[Start of Attachment]

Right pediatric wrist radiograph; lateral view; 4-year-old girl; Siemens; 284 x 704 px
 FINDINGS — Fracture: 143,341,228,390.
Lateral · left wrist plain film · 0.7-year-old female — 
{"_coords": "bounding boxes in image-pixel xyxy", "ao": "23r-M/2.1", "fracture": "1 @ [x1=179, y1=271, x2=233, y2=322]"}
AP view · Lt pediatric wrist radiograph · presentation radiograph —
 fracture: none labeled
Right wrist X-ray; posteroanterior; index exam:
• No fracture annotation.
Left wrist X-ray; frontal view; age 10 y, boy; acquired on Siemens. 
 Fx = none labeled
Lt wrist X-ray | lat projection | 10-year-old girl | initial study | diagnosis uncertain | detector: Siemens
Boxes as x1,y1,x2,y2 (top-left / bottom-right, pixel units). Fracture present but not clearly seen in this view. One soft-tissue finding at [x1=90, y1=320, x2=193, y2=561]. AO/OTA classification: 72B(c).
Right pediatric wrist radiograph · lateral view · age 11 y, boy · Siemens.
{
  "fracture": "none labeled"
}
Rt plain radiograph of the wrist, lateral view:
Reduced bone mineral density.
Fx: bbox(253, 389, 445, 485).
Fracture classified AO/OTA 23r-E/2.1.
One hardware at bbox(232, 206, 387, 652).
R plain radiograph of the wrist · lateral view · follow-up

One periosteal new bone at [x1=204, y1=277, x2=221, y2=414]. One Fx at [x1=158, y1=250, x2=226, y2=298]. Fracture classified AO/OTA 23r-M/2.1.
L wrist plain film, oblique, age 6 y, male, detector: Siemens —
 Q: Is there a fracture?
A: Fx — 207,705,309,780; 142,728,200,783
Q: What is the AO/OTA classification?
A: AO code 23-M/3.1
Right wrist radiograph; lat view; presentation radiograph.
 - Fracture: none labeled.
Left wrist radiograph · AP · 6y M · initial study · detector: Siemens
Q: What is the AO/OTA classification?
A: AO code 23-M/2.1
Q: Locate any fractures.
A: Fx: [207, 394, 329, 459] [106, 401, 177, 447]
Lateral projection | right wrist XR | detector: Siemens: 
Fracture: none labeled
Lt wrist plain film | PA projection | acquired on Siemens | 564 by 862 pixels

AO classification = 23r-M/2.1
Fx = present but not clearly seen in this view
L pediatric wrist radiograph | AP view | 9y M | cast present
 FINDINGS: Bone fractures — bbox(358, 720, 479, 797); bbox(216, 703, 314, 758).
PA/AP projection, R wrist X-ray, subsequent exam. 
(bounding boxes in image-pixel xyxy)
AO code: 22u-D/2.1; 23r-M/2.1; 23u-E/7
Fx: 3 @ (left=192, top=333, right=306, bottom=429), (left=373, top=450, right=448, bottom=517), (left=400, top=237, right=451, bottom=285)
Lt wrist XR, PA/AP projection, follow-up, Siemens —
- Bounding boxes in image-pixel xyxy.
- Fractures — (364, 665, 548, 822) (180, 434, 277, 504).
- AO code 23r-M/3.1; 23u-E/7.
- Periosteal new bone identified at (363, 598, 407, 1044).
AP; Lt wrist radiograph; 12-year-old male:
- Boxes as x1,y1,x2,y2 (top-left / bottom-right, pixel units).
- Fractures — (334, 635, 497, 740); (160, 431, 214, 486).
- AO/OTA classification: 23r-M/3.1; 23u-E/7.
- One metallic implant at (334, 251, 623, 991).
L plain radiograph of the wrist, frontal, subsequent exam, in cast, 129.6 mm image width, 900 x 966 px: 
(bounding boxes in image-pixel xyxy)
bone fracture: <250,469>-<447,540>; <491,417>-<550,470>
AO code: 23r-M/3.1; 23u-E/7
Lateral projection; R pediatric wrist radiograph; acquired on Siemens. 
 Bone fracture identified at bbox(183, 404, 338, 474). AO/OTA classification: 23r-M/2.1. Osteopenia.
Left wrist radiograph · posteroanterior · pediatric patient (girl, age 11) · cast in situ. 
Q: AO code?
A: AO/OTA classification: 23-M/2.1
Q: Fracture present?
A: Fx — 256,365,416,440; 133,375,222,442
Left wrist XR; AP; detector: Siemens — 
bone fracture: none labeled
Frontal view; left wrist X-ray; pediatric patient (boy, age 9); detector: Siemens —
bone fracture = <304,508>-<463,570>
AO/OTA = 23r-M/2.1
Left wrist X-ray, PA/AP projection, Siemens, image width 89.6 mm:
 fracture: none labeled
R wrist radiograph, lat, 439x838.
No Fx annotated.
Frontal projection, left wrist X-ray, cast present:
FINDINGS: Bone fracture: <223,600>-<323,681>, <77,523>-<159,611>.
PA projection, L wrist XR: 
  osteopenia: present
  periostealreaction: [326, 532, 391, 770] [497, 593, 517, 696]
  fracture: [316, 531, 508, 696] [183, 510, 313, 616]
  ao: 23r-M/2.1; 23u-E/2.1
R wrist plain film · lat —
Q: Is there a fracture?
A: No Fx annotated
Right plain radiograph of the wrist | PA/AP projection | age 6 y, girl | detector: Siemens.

[End of Attachment]

▶ **YOUR TASK**
No line before the one containing "R wrist plain film · lat —" should be copied; restate that line and all the rest through the end of the data above word for word.

▶ **FINISHED TASK**
R wrist plain film · lat —
Q: Is there a fracture?
A: No Fx annotated
Right plain radiograph of the wrist | PA/AP projection | age 6 y, girl | detector: Siemens.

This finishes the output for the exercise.